Keywords: Bevacizumab, Heart failure, Stress-induced cardiomyopathy
1. Introduction
Stress-induced cardiomyopathy is a relatively new disease entity, with increasing incidence. Since its classic description as “apical ballooning” in the early 1990s, a few variations in the appearance have also been linked to the same disease process. Despite numerous case reports and series reported in the literature, the precise etiology and pathophysiology of this disease are still poorly understood. We present an atypical case of “stress-induced cardiomyopathy” following intraocular administration of bevacizumab (Avastin), a humanized monoclonal antibody against vascular endothelial growth factor A.
2. Case report
A 64-year-old white woman was being treated for macular degeneration with intraocular injections of bevacizumab (Avastin). On the day prior to admission, she received an intraocular injection and later developed chest pain. The chest pain waxed and waned and was associated with nausea and vomiting. She denied shortness of breath or diaphoresis. She presented to an outside emergency room for evaluation and was found on electrocardiogram (ECG) to have subtle ST-segment elevation in leads V2 and V3 with associated biphasic T-waves [Fig. 1]. She was initially treated with 324 mg of aspirin, metoprolol and IV morphine with resolution of her pain. Initial laboratory work showed a normal basic metabolic panel, but an elevated troponin I of 1.08 ng/ml. A diagnosis of acute coronary syndrome was made and she was started on anticoagulation with intravenous heparin. She was subsequently transferred to our facility for further management.
Fig. 1.
ECG at presentation.
She had a past medical history of senile macular degeneration leading to posterior vitreous hemorrhage and a remote history of Lyme disease. She denied any history of diabetes or vascular disease. She is an ex-smoker, who quit smoking about 35 years ago, drinks alcohol in moderation and did not have a significant family history of premature coronary artery disease. She denied any acute psychosocial stressors.
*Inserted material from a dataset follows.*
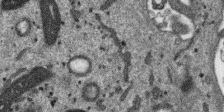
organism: Human
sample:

On admission to our hospital she was chest pain free. She was afebrile, blood pressure was 128/78 mm Hg, pulse rate 70 bpm, respiratory rate 18/min and O2 saturations were 96% on room air. On examination, she was comfortable at rest without respiratory distress. There was no jugular venous distension. Lungs were clear to auscultation. Cardiovascular examination revealed a normal first and second heart sound without any significant third or fourth sounds. There were no significant murmurs noted. Abdominal examination did not reveal organomegaly. She had no peripheral edema and her pedal pulses were palpable.
Her laboratory data was as follows: Hb% 13.6, WBC 5.3, platelet count 163, Na+ 138, K+ 4.7, BUN and creatinine 13 and 0.7, respectively, total cholesterol 173, HDL 63, LDL 85, total CK 162, with an MB fraction of 13.2 and a troponin T of 0.24 ng/ml. An admission ECG showed normal sinus rhythm with biphasic T-waves anteriorly and T-wave inversions in the lateral leads [Fig. 1].
Given the chest pain, positive biomarkers, and ECG changes, a cardiac catheterization was performed. Coronary angiography demonstrated a right dominant system with angiographically normal appearing epicardial coronary arteries. Left ventriculography demonstrated mildly depressed left ventricular systolic function and overall ejection fraction of 40%. There was akinesis of the mid-anterior and mid-inferior walls with sparing of the basal and apical segments [Figs. 2 and 3]. These regional wall motion abnormalities could not be explained by ischemia or infarction in any particular anatomical arterial distribution.
Fig. 2.
Endsystolic frame of left ventriculogram.
Fig. 3.
Enddiastolic frame of left ventriculogram.
She was admitted to the telemetry floor for observation and remained stable without further chest pain or shortness of breath. Overnight telemetry monitoring did not reveal any evidence of significant arrhythmias. Guideline-based therapy for nonischemic cardiomyopathy was initiated and included metoprolol, lisinopril and low-dose aspirin. She was subsequently discharged home on hospital day 3 in a stable condition. A follow-up echocardiogram performed 2 months later demonstrated normalization of her left ventricular systolic function and wall motion [Fig. 4].
Fig. 4.
Repeat echocardiogram showing normal LV systolic function.
3. Discussion
Stress-induced cardiomyopathy (Takotsubo's cardiomyopathy or apical ballooning syndrome) is a growing problem. Since its first description in Japan in 1991, the incidence has increased significantly. The hallmark of this disorder is left ventricular dysfunction including akinesis of the mid to distal anterior and inferior walls as well as the apex of the left ventricle but basilar sparing. However, the pathophysiology and the precipitating factors are still poorly understood. The most commonly accepted mechanism is catecholamine excess due to a variety of conditions including medical, psychological and social stressors.1 Studies on canine hearts and human models of heart failure induced by catecholamine infusions have suggested an excess distribution of beta-adrenergic receptors in the apical regions of the left ventricle. This probably explains the vulnerability of these regions to catecholamine toxicity.2 Although this sounds like a plausible explanation for the “typical” pattern of LV regional wall motion abnormality noted in most of these patients, this does not explain the “atypical”, mid-cavity variant of this condition which spares both the apex and the base of the left ventricle.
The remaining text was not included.